## Dataset excerpt
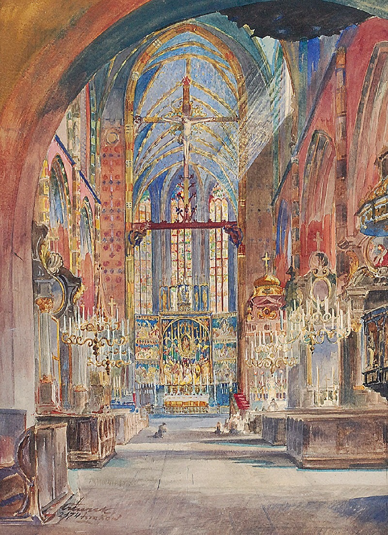 Franciszek Turek Wnętrze Kościoła Mariackiego w Krakowie 1921
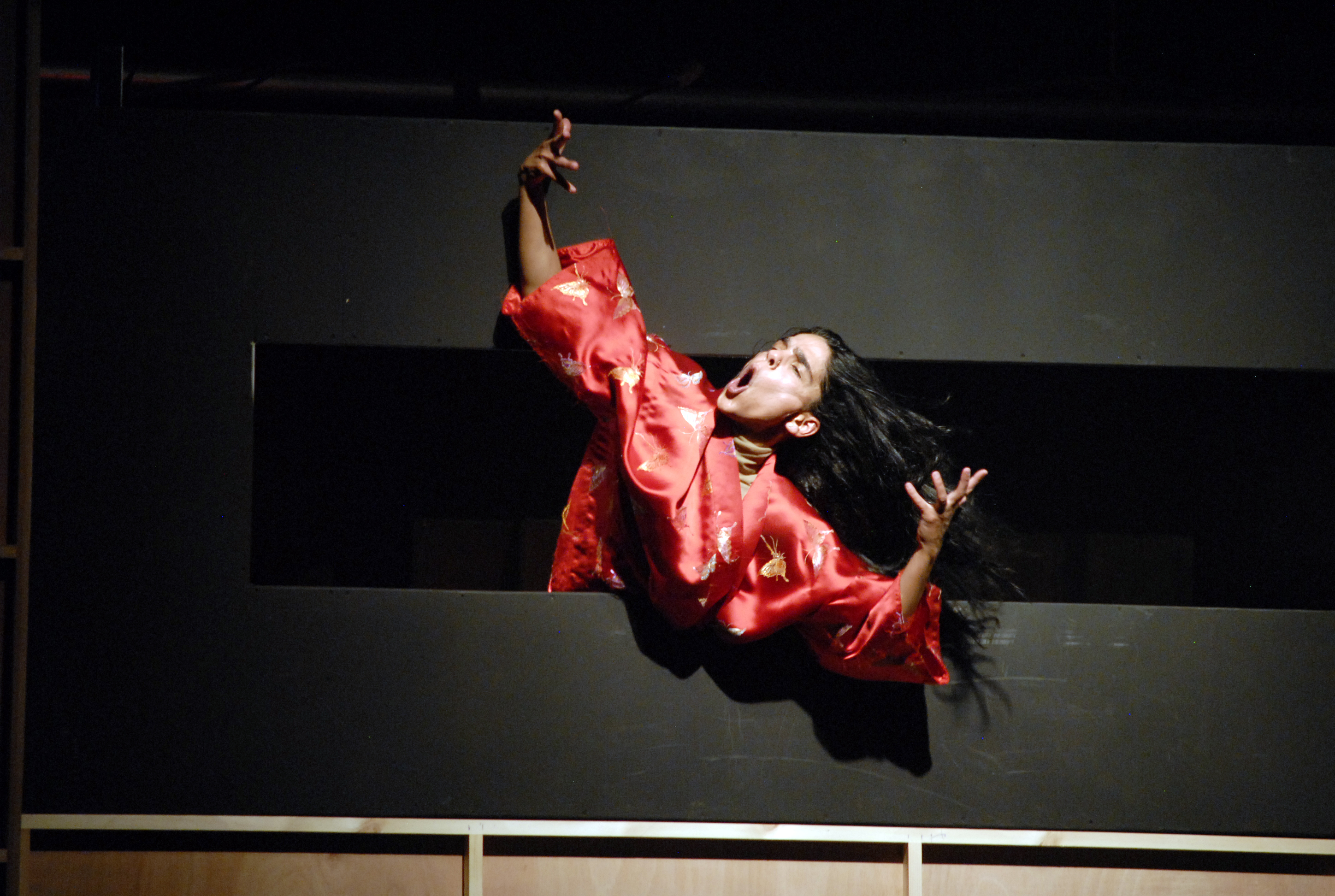 מופע של להקת המחול הקיבוצית
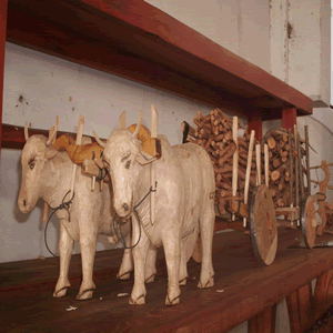 Carros de Boi
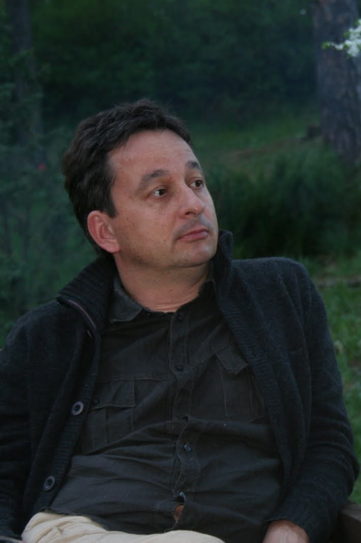 Margus Saar 15. mail 2010 Tomi-saate hooaja lõpetamisel.

## What is expected
Repeat each line above exactly. The pictures stay out.

## Completed task
 Franciszek Turek Wnętrze Kościoła Mariackiego w Krakowie 1921
 מופע של להקת המחול הקיבוצית
 Carros de Boi
 Margus Saar 15. mail 2010 Tomi-saate hooaja lõpetamisel.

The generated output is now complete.